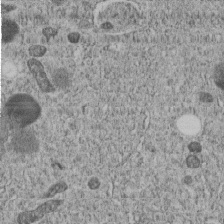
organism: C. elegans
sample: C. elegans embryo early stage
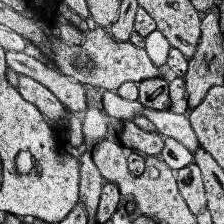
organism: Human
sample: Temporal Lobe
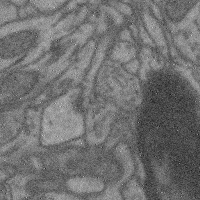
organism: Mouse
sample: Cerebral cortex
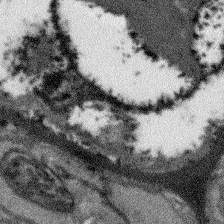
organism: Arabidopsis thaliana
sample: Root tip
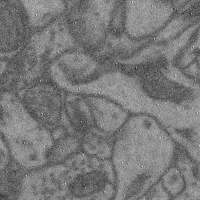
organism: Mouse
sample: Cerebral cortex
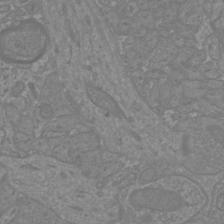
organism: Mouse
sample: Cortical neurons
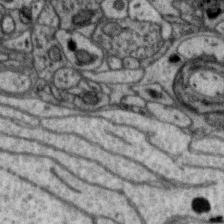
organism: Zebra finch
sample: Brain
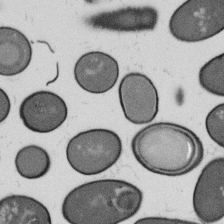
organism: B. subtilis
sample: Bacterial spore
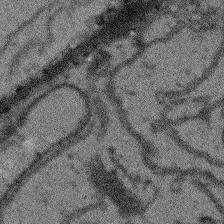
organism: Arabidopsis thaliana
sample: Root tip
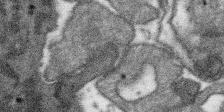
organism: Human
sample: Lung epithelial cells infected with SARS-CoV-2
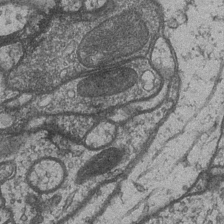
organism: Drosophila
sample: Optic medulla
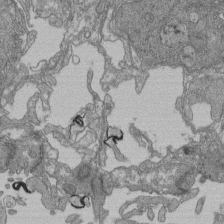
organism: Human
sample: Retinal organoid Rod and Cone cells
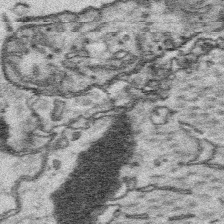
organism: Platynereis dumerilii
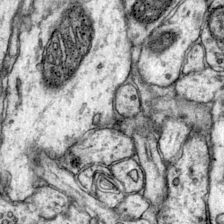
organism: Mouse
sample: Primary visual cortex
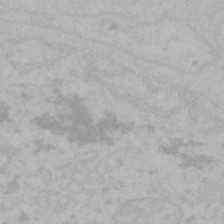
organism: Mouse
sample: Choroid plexus
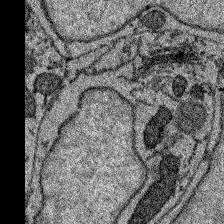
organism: Zebrafish
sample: Larval olfactory bulb
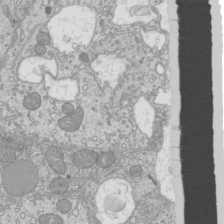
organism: Mouse
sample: Cilia; mouse epididymis
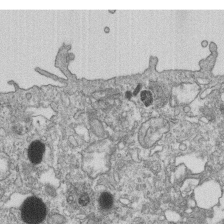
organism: Human
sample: HeLa cell HIV synapse
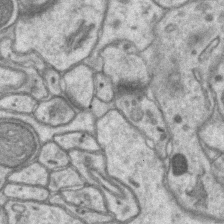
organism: Mouse
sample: CA1 Hippocampus
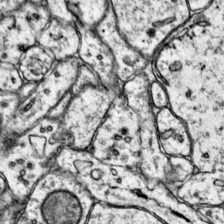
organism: Mouse
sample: Primary visual cortex
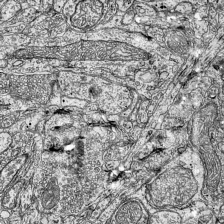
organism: Mouse
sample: Visual Cortex
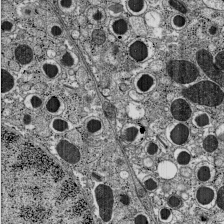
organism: C57BL Mouse
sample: Pancreatic islet
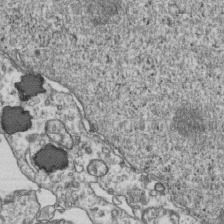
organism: Human
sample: Activated Jurkat CD4+ T cells
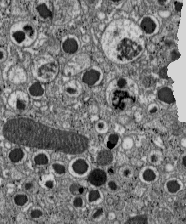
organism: C57BL Mouse
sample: Pancreatic islet
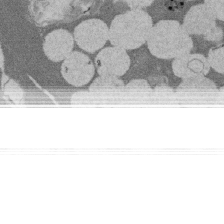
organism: Rat
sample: Salivary granule
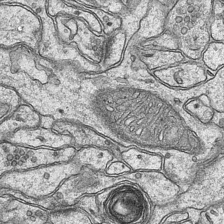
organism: Mouse
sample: CA1 Hippocampus
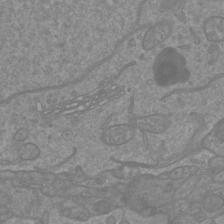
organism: Mouse
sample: Cortical neurons
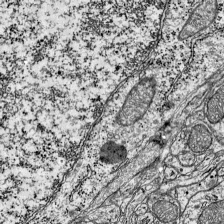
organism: Mouse
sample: Visual Cortex
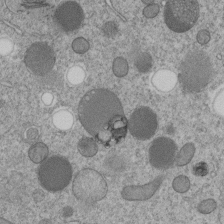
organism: C. elegans
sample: C. elegans embryo early stage
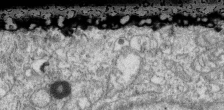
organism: Human
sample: HeLa cell HIV synapse
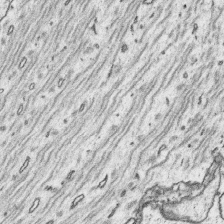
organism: Platynereis dumerilii
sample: Parapodia
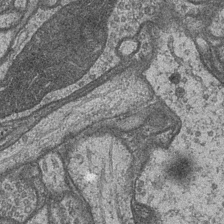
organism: Drosophila
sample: Optic medulla
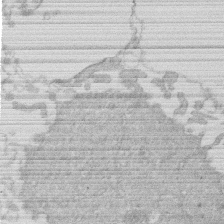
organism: Human
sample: Macrophage cells
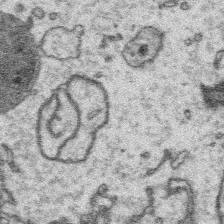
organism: Platynereis dumerilii
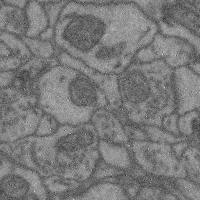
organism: Mouse
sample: Cerebral cortex
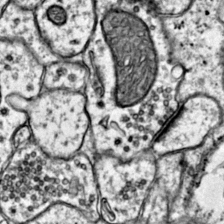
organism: Mouse
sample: Primary visual cortex
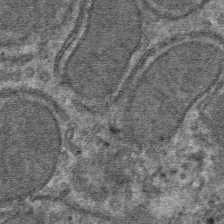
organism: Mouse
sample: Mouse hepatocytes
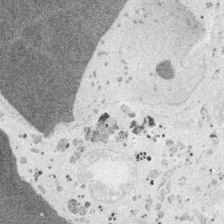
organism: Embia sp.
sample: Silk gland
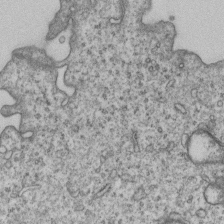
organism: Human
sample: MDA-MB-231 cells
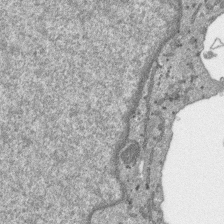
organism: Human
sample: Lung epithelial cells infected with SARS-CoV-2
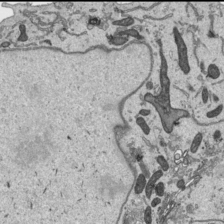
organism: Human
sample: Mitochondria in HCT116 cells
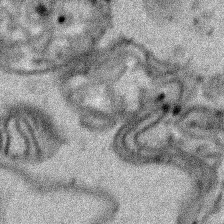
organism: Human
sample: Mitochondria in HCT116 cells
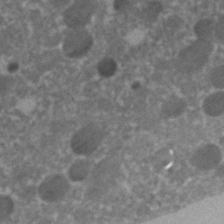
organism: C. elegans
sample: C. elegans embryo
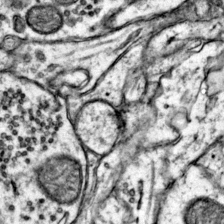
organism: Mouse
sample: Primary visual cortex
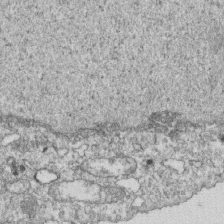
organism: Human
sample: HeLa cell HIV synapse
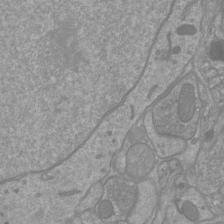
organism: Mouse
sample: Cortical neurons
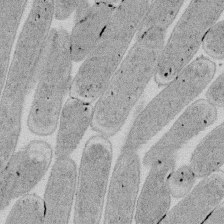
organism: E. coli
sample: Bacterial nucleoid
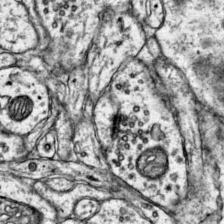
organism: Mouse
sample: Primary visual cortex
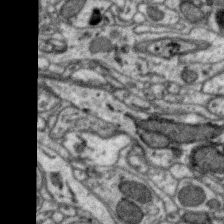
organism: Zebra finch
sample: Brain
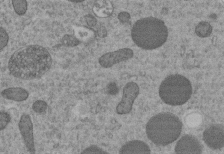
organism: C. elegans
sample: C. elegans embryo early stage
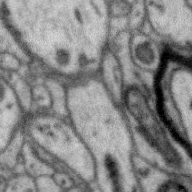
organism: Zebra finch
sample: Brain
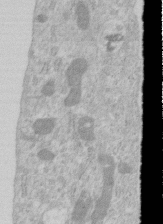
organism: Human
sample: Centriole in RPE cells
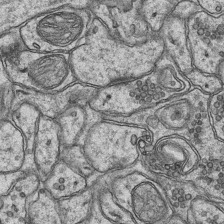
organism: Mouse
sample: CA1 Hippocampus
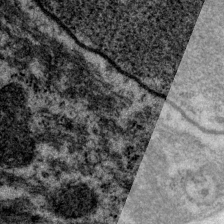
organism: P. pacificus
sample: Pharynx
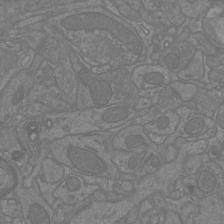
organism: Mouse
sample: Cortical neurons
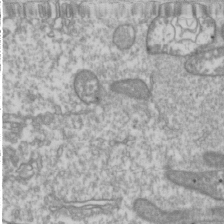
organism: Drosophila
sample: Cell division; meiosis; drosophila spermatocytes
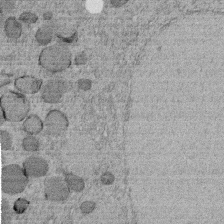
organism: C. elegans
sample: C. elegans embryo early stage
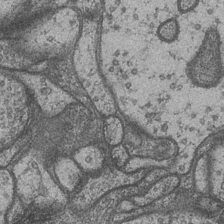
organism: Drosophila
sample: Optic medulla
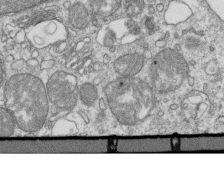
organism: Mouse
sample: Activated OT-1 CD8+ T cells
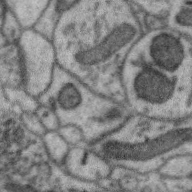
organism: Zebra finch
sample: Brain
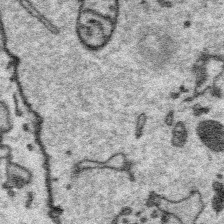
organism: Platynereis dumerilii
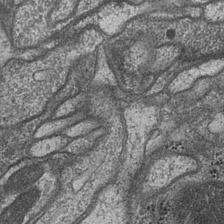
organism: Drosophila
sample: Optic medulla
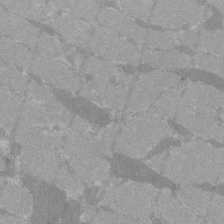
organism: C57BL Mouse
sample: Tibialis anterior muscle cell
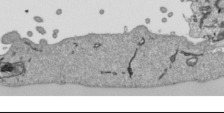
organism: Human
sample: Mitochondria in HCT116 cells
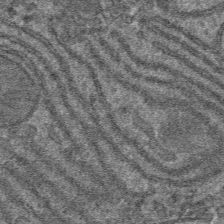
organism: Mouse
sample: Mouse hepatocytes
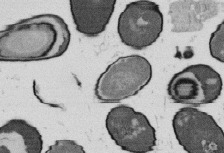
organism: B. subtilis
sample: Bacterial spore
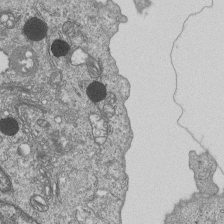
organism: Human
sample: MDA-MB-231 cells
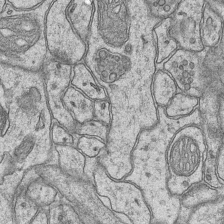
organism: Mouse
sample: CA1 Hippocampus
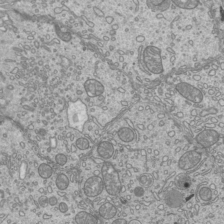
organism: Mouse
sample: Cilia; mouse epididymis
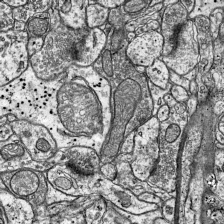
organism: Mouse
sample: Visual Cortex
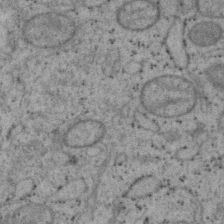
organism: Human
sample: HeLa cells
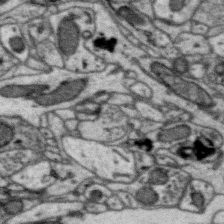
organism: Zebra finch
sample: Brain
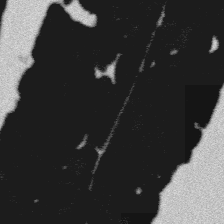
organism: Platynereis dumerilii
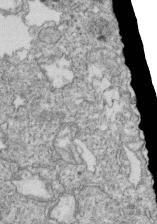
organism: Human
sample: HeLa cell HIV synapse
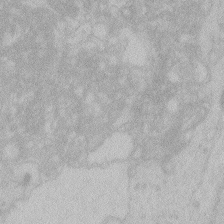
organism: Zebrafish
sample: Macrophage infected with Toxoplasma gondii
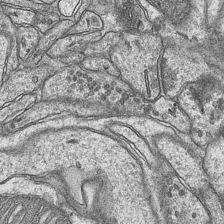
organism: Mouse
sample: CA1 Hippocampus
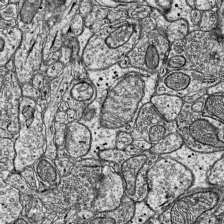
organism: Mouse
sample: Visual Cortex
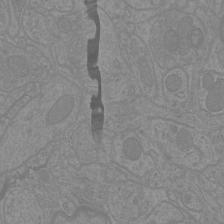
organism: Mouse
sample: Cortical neurons
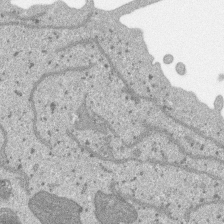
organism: Human
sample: Lung epithelial cells infected with SARS-CoV-2

• • • •

Reproduce every entry above in full and exactly, though not its pictures.

**RESULT**
organism: C. elegans
sample: C. elegans embryo early stage
organism: Human
sample: Temporal Lobe
organism: Mouse
sample: Cerebral cortex
organism: Arabidopsis thaliana
sample: Root tip
organism: Mouse
sample: Cerebral cortex
organism: Mouse
sample: Cortical neurons
organism: Zebra finch
sample: Brain
organism: B. subtilis
sample: Bacterial spore
organism: Arabidopsis thaliana
sample: Root tip
organism: Human
sample: Lung epithelial cells infected with SARS-CoV-2
organism: Drosophila
sample: Optic medulla
organism: Human
sample: Retinal organoid Rod and Cone cells
organism: Platynereis dumerilii
organism: Mouse
sample: Primary visual cortex
organism: Mouse
sample: Choroid plexus
organism: Zebrafish
sample: Larval olfactory bulb
organism: Mouse
sample: Cilia; mouse epididymis
organism: Human
sample: HeLa cell HIV synapse
organism: Mouse
sample: CA1 Hippocampus
organism: Mouse
sample: Primary visual cortex
organism: Mouse
sample: Visual Cortex
organism: C57BL Mouse
sample: Pancreatic islet
organism: Human
sample: Activated Jurkat CD4+ T cells
organism: C57BL Mouse
sample: Pancreatic islet
organism: Rat
sample: Salivary granule
organism: Mouse
sample: CA1 Hippocampus
organism: Mouse
sample: Cortical neurons
organism: Mouse
sample: Visual Cortex
organism: C. elegans
sample: C. elegans embryo early stage
organism: Human
sample: HeLa cell HIV synapse
organism: Platynereis dumerilii
sample: Parapodia
organism: Drosophila
sample: Optic medulla
organism: Human
sample: Macrophage cells
organism: Platynereis dumerilii
organism: Mouse
sample: Cerebral cortex
organism: Mouse
sample: Primary visual cortex
organism: Mouse
sample: Mouse hepatocytes
organism: Embia sp.
sample: Silk gland
organism: Human
sample: MDA-MB-231 cells
organism: Human
sample: Lung epithelial cells infected with SARS-CoV-2
organism: Human
sample: Mitochondria in HCT116 cells
organism: Human
sample: Mitochondria in HCT116 cells
organism: C. elegans
sample: C. elegans embryo
organism: Mouse
sample: Primary visual cortex
organism: Human
sample: HeLa cell HIV synapse
organism: Mouse
sample: Cortical neurons
organism: E. coli
sample: Bacterial nucleoid
organism: Mouse
sample: Primary visual cortex
organism: Zebra finch
sample: Brain
organism: C. elegans
sample: C. elegans embryo early stage
organism: Zebra finch
sample: Brain
organism: Human
sample: Centriole in RPE cells
organism: Mouse
sample: CA1 Hippocampus
organism: P. pacificus
sample: Pharynx
organism: Mouse
sample: Cortical neurons
organism: Drosophila
sample: Cell division; meiosis; drosophila spermatocytes
organism: C. elegans
sample: C. elegans embryo early stage
organism: Drosophila
sample: Optic medulla
organism: Mouse
sample: Activated OT-1 CD8+ T cells
organism: Zebra finch
sample: Brain
organism: Platynereis dumerilii
organism: Drosophila
sample: Optic medulla
organism: C57BL Mouse
sample: Tibialis anterior muscle cell
organism: Human
sample: Mitochondria in HCT116 cells
organism: Mouse
sample: Mouse hepatocytes
organism: B. subtilis
sample: Bacterial spore
organism: Human
sample: MDA-MB-231 cells
organism: Mouse
sample: CA1 Hippocampus
organism: Mouse
sample: Cilia; mouse epididymis
organism: Mouse
sample: Visual Cortex
organism: Human
sample: HeLa cells
organism: Zebra finch
sample: Brain
organism: Platynereis dumerilii
organism: Human
sample: HeLa cell HIV synapse
organism: Zebrafish
sample: Macrophage infected with Toxoplasma gondii
organism: Mouse
sample: CA1 Hippocampus
organism: Mouse
sample: Visual Cortex
organism: Mouse
sample: Cortical neurons
organism: Human
sample: Lung epithelial cells infected with SARS-CoV-2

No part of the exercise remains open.